A Garden Makes a Home

Introducing to our Web readers to Hattie Watson, one of EA’s columnists:

Harriett (Hattie) Watson is a delightful “woman of a certain age.” She now resides in Aiken, S.C., but for many years lived on the family farm in Ridge Spring, S.C.  It was there that she began writing columns for The Aiken Standard about gardening, gardeners and her view of the world in general.  She writes in such an engaging style that her short-term job extended for over a decade, stopping only when her husband, Philip, became ill.  Some of the columns were re-printed in The Edgefield Advertiser, beginning in 2006 and continuing right up to the present. Many of these columns have been published in book form called Hattie’s Columns and are available via Amazon or at the Advertiser Office, 803-637-3540. Enjoy the article below, an example of her weekly column in our print edition.

 

Edited for publication by Henrietta Humphreys

A Garden Makes a Home

Two young, nest building couples bought starter houses in a bare bones development.

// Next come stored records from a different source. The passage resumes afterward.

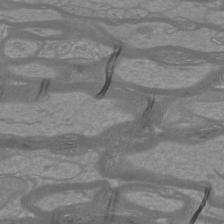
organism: Mouse
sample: Cortical neurons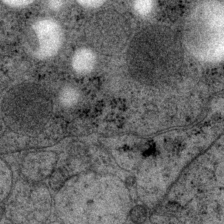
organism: P. pacificus
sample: Pharynx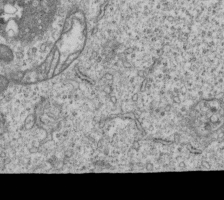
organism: Human
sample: MDA-MB-231 cells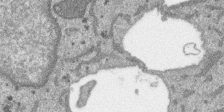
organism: Human
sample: Lung epithelial cells infected with SARS-CoV-2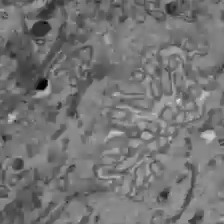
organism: C57BL Mouse
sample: Liver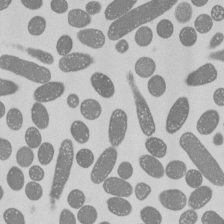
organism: E. coli
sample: Bacterial nucleoid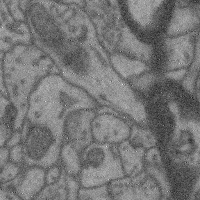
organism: Mouse
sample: Cerebral cortex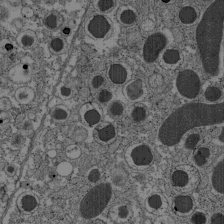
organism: C57BL Mouse
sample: Pancreatic islet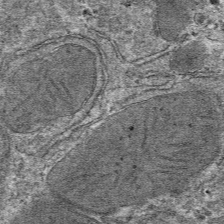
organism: Mouse
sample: Mouse hepatocytes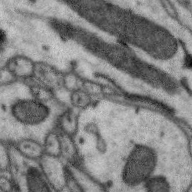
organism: Zebra finch
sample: Brain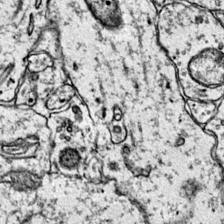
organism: Mouse
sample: Primary visual cortex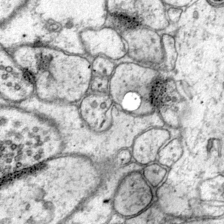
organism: Mouse
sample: Primary visual cortex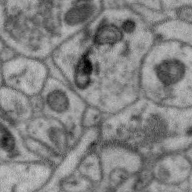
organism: Zebra finch
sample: Brain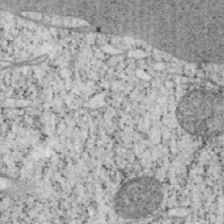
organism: Mouse
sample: OT-I killer T cells with ID8 ovarian cancer cells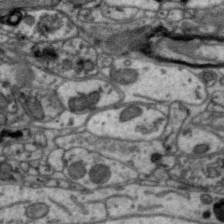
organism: Zebra finch
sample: Brain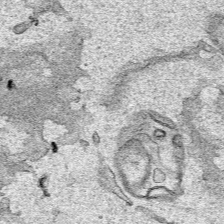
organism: Human
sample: Mitochondria in HCT116 cells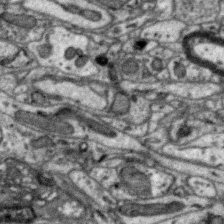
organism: Zebra finch
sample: Brain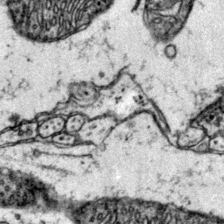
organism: Mouse
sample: Primary visual cortex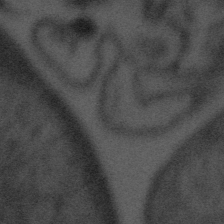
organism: Tuwongella immobilis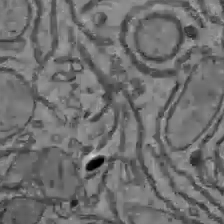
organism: C57BL Mouse
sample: Liver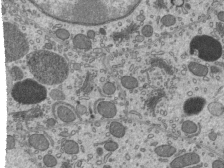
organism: Mouse
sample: Mouse epididymis efferent ductule cilia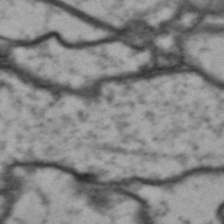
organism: Drosophila
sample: Brain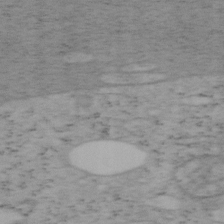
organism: Mouse
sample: OT-I killer T cells with ID8 ovarian cancer cells

The builder had bulldozed a level spot, flung up a brace of instant structures, and installed the requisite cosmetic shrubbery on his way to the bank.

Nest building could number one (hereafter known as NBC-1) were so pleased with turn key possession of house and lot that they considered no further embellishment necessary.

Nest-building couple number two (hereafter known as NBC-2) were equally as pleased, but viewed their property more critically with an eye to enhancing its liveability.  They thought big – as big as their small lot allowed.  To the ritually installed evergreens near the front entrance they added three carefully selected deciduous trees.

One was a dogwood because this is a necessity in the spring. One was a gingko, slow-growing at first but worth its weight in gold each fall.  The third was a sourwood with summer blooms like lilies-of-the-valley and incomparable scarlet leaves in October.

NBC-2 also wanted an evergreen tree of some sort to anchor them during the winter months.  Their lot was too small to accommodate a magnolia – even the smaller ones eventually become big, dark, and dominant. Conifers are better if “viewed from a distance.” They finally chose a yaupon holly – not the dwarf commonly used for low-maintenance landscaping, but the native that grows to the size of a small tree.  They pruned it selectively so that it became a multiple-trunk accent with its foliage lifted high.  Its bonus of glassy berries was a plus and offered interest when summer bounty waned.

This holly, Ilex vomitoria, was sort of a lucky find.  It isn’t routinely offered for sale, although one of its sports, sweeping form, has enjoyed celebrity status in the last few years.  The yaupon planted by NBC-2 grows wild at the edge of Highway 215 where the road dips through a natural drainage area.  It is cut every year by maintenance crews and has desperately sent out emergency roots in an effort to keep itself going.  Their roots support small plants, easily lifted with the blessing of the highway department.

So, now, with trees in place, NBC-2 took a breather.  Well, they planned to take a breather, but oak-leaf hydrangeas started blooming back of an old cotton gin near the Savannah River Site boundary. Glorious things with leaves like carved acanthus designs, there for the digging! Semi-shade is recommended for their culture, but the ones by the gin were in full sun.  So NBC-2 planted six of these Hydrangea quercifolia  in a curve back of the dogwood to enclose what was to become a small patio.

Then corporate America summoned both these couples to far away states.

The predictable happened.  One house was sold quickly for a pleasant profit; one languished on the market and moved only when discounted.

If this sounds like one of Aesop’s fables, ask any professional real estate agent about it.